Mount the mics with a known spacing — measure the distance between the two mic holes. The default is 6 cm (-m 0.06).
The Physics: How Direction Creates a Time Delay
When a sound source is directly in front of both mics (broadside), the sound wave arrives at both mics simultaneously — zero delay.
When the source is to the left, sound reaches the left mic first. The extra distance the wave must travel to reach the right mic creates a time difference of arrival (TDOA):
Sound source (to the left)
↓
/ \
/ \
/ \
Mic L ---- Mic R
←── d ──→
Extra path length = d · sin(θ)
Time delay τ = d · sin(θ) / c (c = 343 m/s speed of sound)
For 6 cm spacing: - Source at 90° (hard left): τ = 0.06 / 343 = 175 μs = 8.4 samples at 48 kHz - Source at 45°: τ = 0.06 · sin(45°) / 343 = 124 μs = 5.9 samples - Source at 0° (broadside/center): τ = 0 μs
The maximum delay is only ~8 samples — this is why synchronized clocks matter. Even 1 sample of drift would cause a 12° error.
Cross-Correlation: Finding the Delay
The simplest way to find the TDOA is cross-correlation — slide one signal past the other and measure how well they match at each offset:
The lag k that produces the highest R₁₂[k] is the estimated delay. This works but produces broad peaks that are hard to pinpoint, especially in reverberant rooms.

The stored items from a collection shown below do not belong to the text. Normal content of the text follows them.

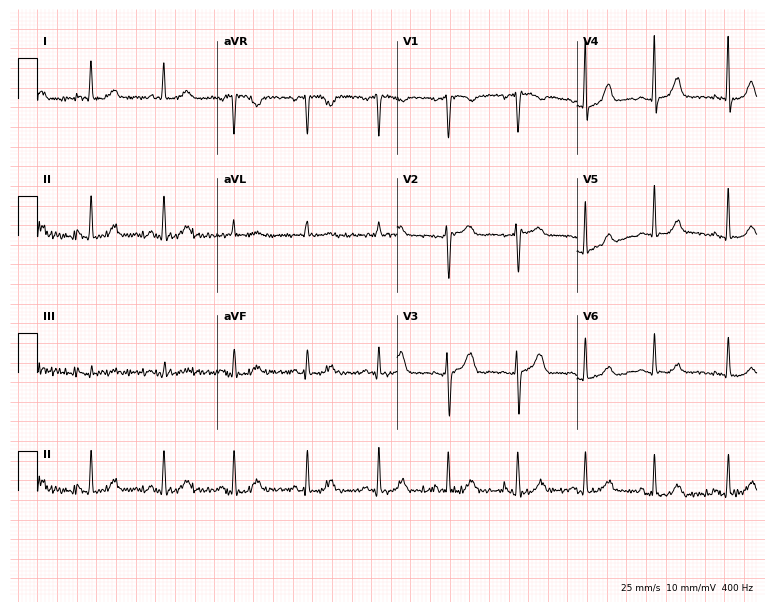
ECG — a woman, 46 years old. Labelled as a normal ECG.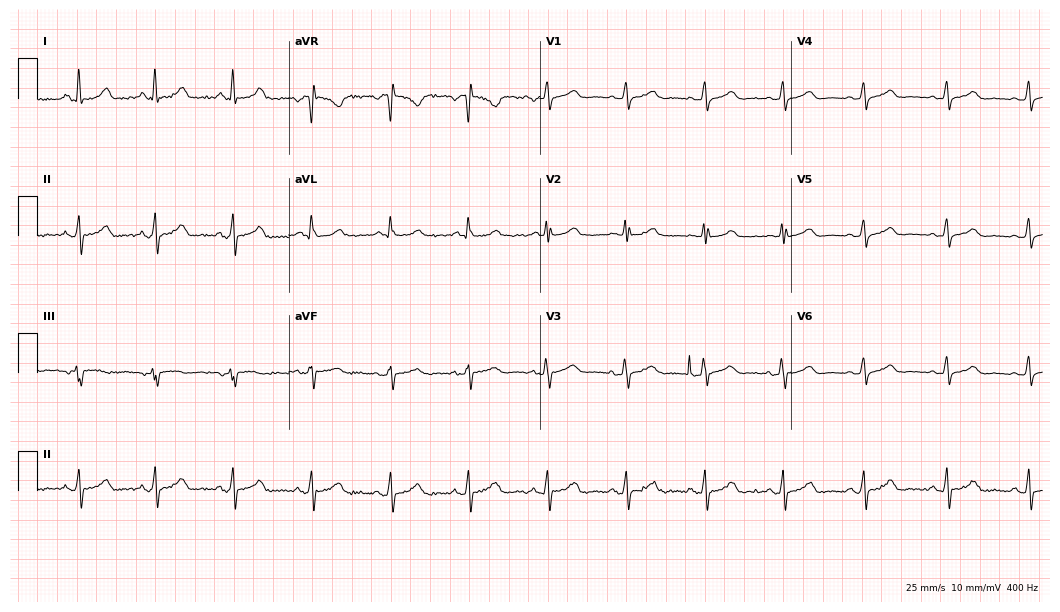
Resting 12-lead electrocardiogram (10.2-second recording at 400 Hz). Patient: a 62-year-old woman. Read as a normal ECG.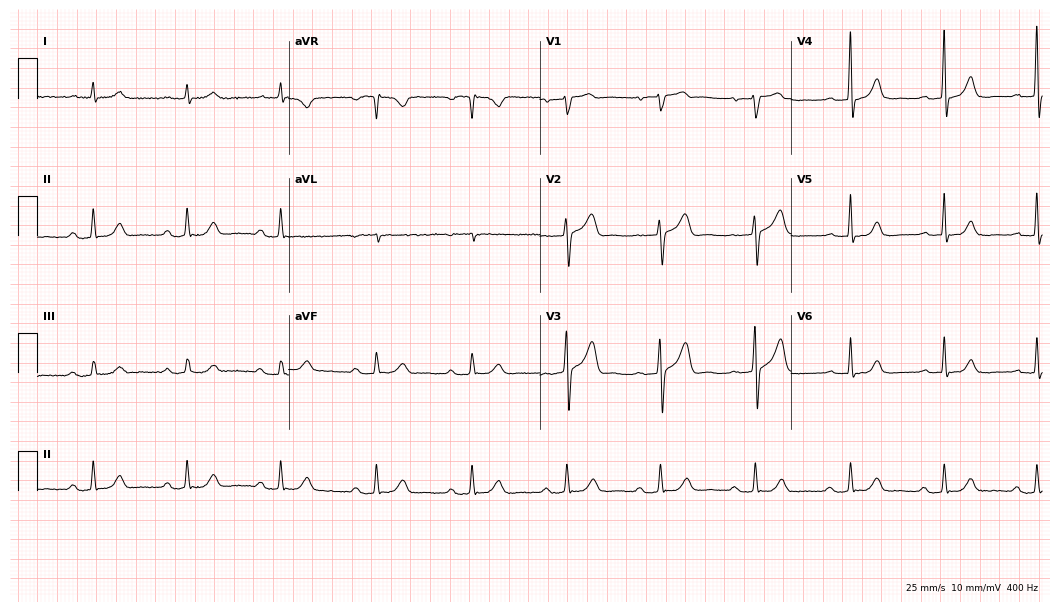
Resting 12-lead electrocardiogram (10.2-second recording at 400 Hz). Patient: a male, 80 years old. The tracing shows first-degree AV block.

GCC-PHAT: A Better Cross-Correlation
Generalized Cross-Correlation with Phase Transform (GCC-PHAT) sharpens the peak dramatically:
1. X₁(f) = FFT(x₁) — frequency domain of mic 1
2. X₂(f) = FFT(x₂) — frequency domain of mic 2
3. G₁₂(f) = X₁(f) · X₂*(f) — cross-power spectrum
4. Ĝ₁₂(f) = G₁₂(f) / |G₁₂(f)| — PHAT: normalize magnitude to 1
5. R₁₂[k] = IFFT(Ĝ₁₂) — inverse FFT → correlation
6. τ = argmax(R₁₂) — peak = delay in samples
Step 4 is the key: by dividing out the magnitude, only the phase difference between channels remains. Phase encodes timing; magnitude encodes loudness. By keeping only phase, the result has a sharp spike at the true delay regardless of the signal's spectral shape.
In C, this is:
/* Cross-power with PHAT weighting */
float cre = re1 * re2 + im1 * im2; /* real part of X1 · conj(X2) */
float cim = im1 * re2 - re1 * im2; /* imaginary part */
float mag = sqrtf(cre*cre + cim*cim) + 1e-10f;
cross[i][0] = cre / mag; /* normalize to unit magnitude */
cross[i][1] = cim / mag;
From Delay to Angle
Once you have the delay in samples:
τ = delay_samples / sample_rate (convert to seconds)
sin(θ) = c · τ / d (c = 343 m/s, d = mic spacing)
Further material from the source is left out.